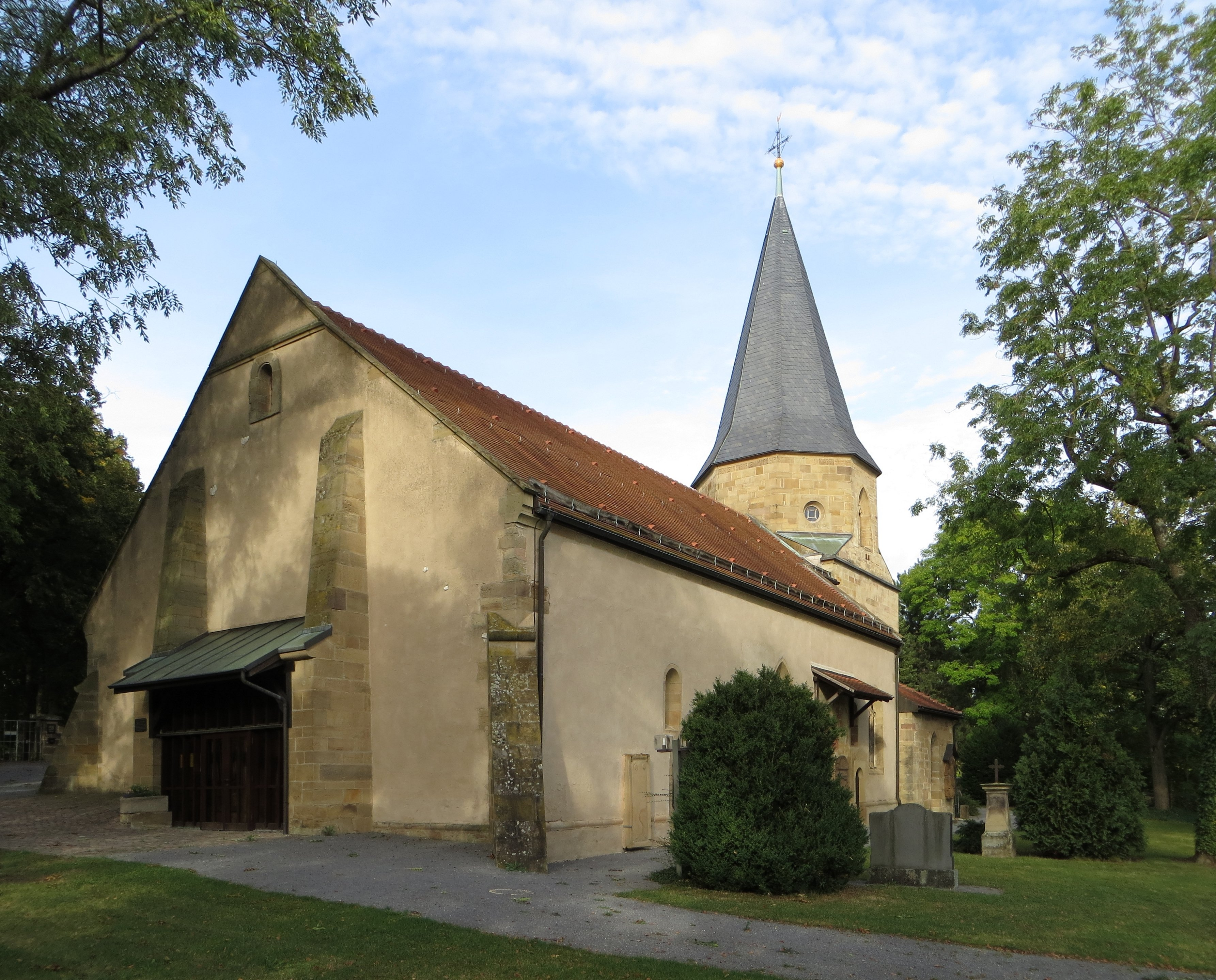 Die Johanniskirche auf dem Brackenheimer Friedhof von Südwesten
==
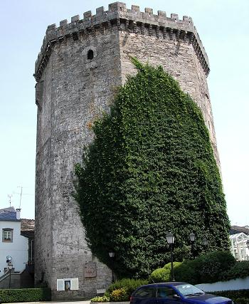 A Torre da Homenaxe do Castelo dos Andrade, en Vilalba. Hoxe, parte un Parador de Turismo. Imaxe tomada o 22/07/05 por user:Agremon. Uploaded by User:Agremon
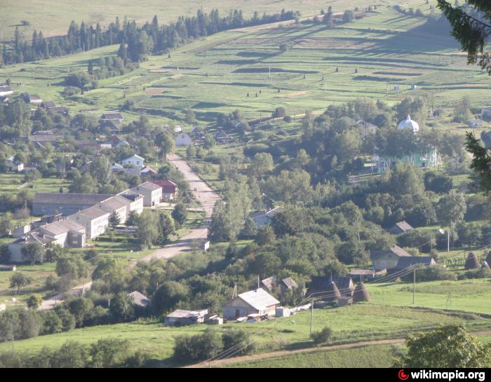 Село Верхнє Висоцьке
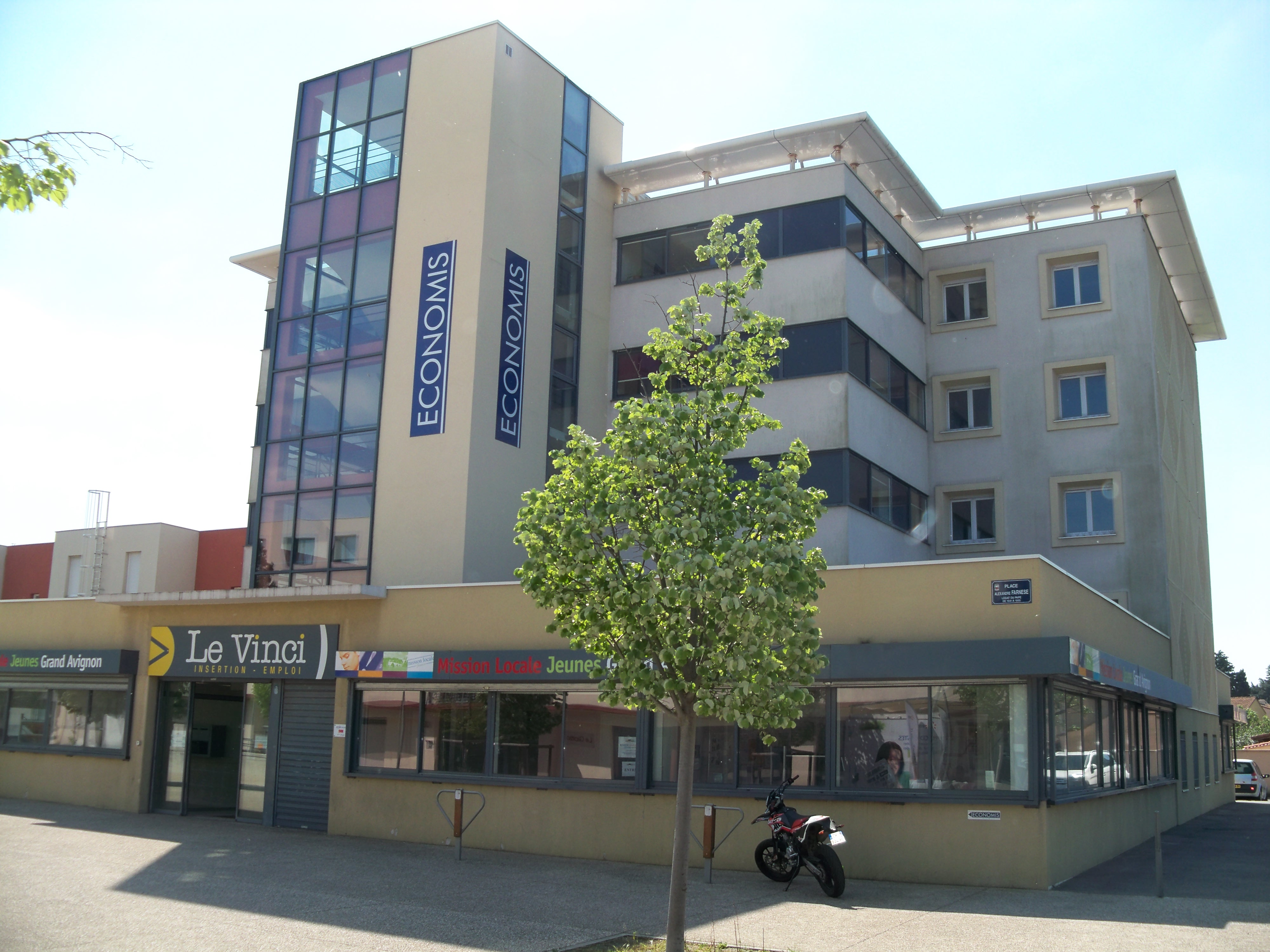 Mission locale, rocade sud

> Description of the task
What is needed is an exact copy of only the lines above from the one with "Село Верхнє Висоцьке" to the one with "Mission locale, rocade sud", both kept, with every picture left out.

> Response to the exercise
 Село Верхнє Висоцьке
 Mission locale, rocade sud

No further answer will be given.